DANO WEIR: And so I said, okay, dude, you're going to be on the show. Do that market history thing you've always told me about because I'm fascinated and I'm ready to go. So the question for today's episode is why does the stock market exist? Where did it come from in the United States?
CHRIS SIPES CFP®: Yes. And first shout out to my beautiful wife, Sandra. Love you, honey. She's the one who came up with this question because I asked her, I'm like, I'm like out of all the topics. I'm like, when you told me you want to talk about a historical money thing, I was like, wow. This is going to be boring.

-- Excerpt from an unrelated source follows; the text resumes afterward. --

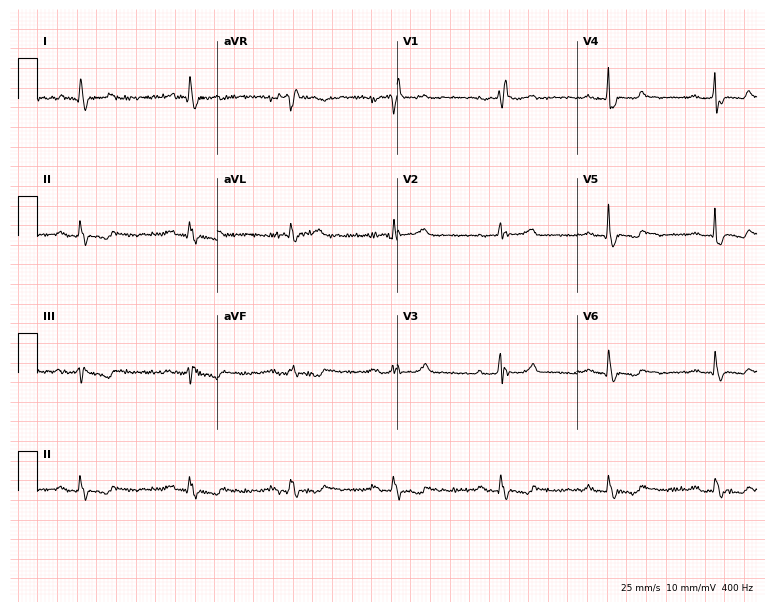
ECG — a female patient, 77 years old. Screened for six findings — first-degree AV block, right bundle branch block, left bundle branch block, sinus bradycardia, atrial fibrillation, sinus tachycardia — none is recorded.
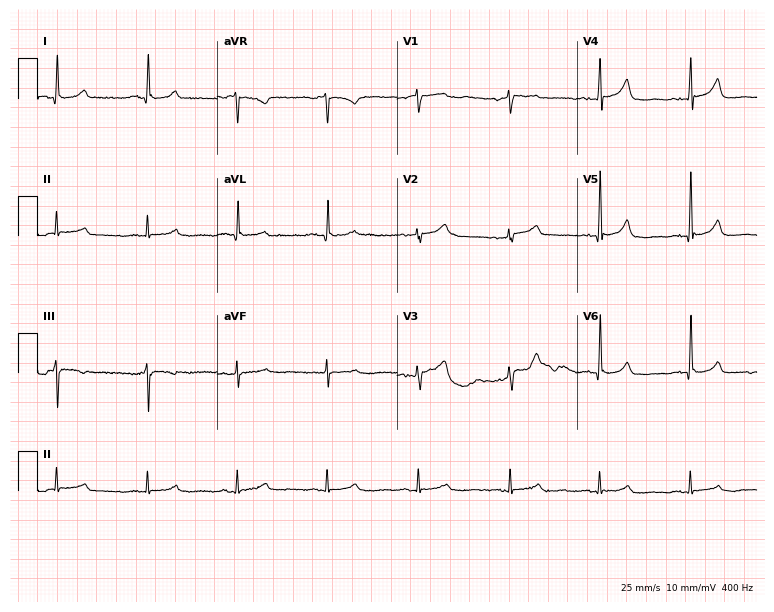
Standard 12-lead ECG recorded from an 82-year-old woman. None of these six findings is recorded: first-degree AV block, right bundle branch block (RBBB), left bundle branch block (LBBB), sinus bradycardia, atrial fibrillation (AF), sinus tachycardia.

CHRIS SIPES CFP®: No one's going to listen to this. So I got to ask my wife, what would she actually be interested in? She said, well, why don't you just talk about like where markets even came from? Cause I would listen to that. And I was like, you would, she'll probably never listen to this by the way.

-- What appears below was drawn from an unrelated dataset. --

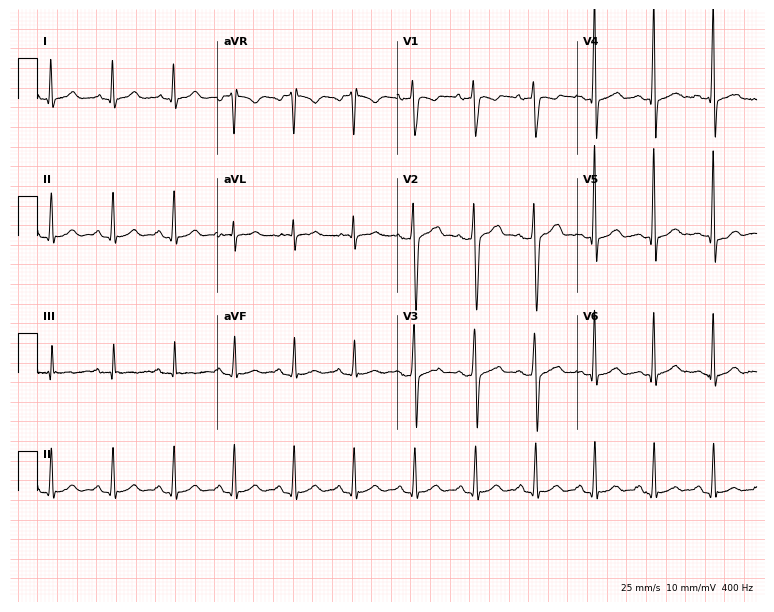
12-lead ECG from a 39-year-old man. Labelled as a normal ECG.

CHRIS SIPES CFP®: But here we are. So I thought it was kind of fun, but I heard, I heard somebody talking about it on another podcast just a week or two ago that think about the weird concept of like the markets where you put your money into this, you know, nebulous place.
CHRIS SIPES CFP®: We're exchanging things. We're looking at numbers on screens and listening to numbers. Isn't it crazy that like we all use this system? Like when you step back and you just think about it, it's, it's, it's pretty wild.
DANO WEIR: And you, you were worried that it's going to be boring, but if you're listening to this, watching this, I just implore you to remember that all this stuff is man, woman made, right? All this stuff was just invented. Right. Like there was just a dude, there was just a gal and they're like, you know what we should do? And that's where it came from. And that could have been you.
DANO WEIR: It's so much later now that it doesn't feel like it. It's so official. But at one point, this was completely made up. Yeah. So as you're listening to the story, just imagine being that person in that moment or even knowing that person. What's Mike doing? Right. I heard he's making a stock market. Right. So try and be in that moment as Chris tells the story, because that's it. That's real. That's what history really is.
CHRIS SIPES CFP®: Yeah. History is, you know, it's, it's more of an evolution, right? It's not like a guy and a girl came together and said, let's make a stock market. Right. It didn't, it didn't happen like that.
DANO WEIR: That's the real.
CHRIS SIPES CFP®: Let's look at maybe our first, our first picture. Cause this is what kind of came to mind this morning when I was thinking about like, how did these things just pop up?
CHRIS SIPES CFP®: How did markets pop up and i'm of a certain age that when i was a kid we played with these do you know what these are Dano i do they have these on the West coast i was in our wonderful team at force media who won't turn the cameras around and look at themselves but maybe i'll go maybe i'll go behind the scenes content these guys have no clue when i said you guys probably don't know what you thought you okay okay talk about pogs they said what well you guys are looking at like one of the hottest commodities at least in my area now now this is like probably early 90s Dano so like you were growing up in California so you guys probably had this in like the 80s because i was in ohio it was like 94 93 yeah yeah so they these are called pogs and then you had slammers and it was a game that kids played together where You get these stacks and you hit it with a slammer.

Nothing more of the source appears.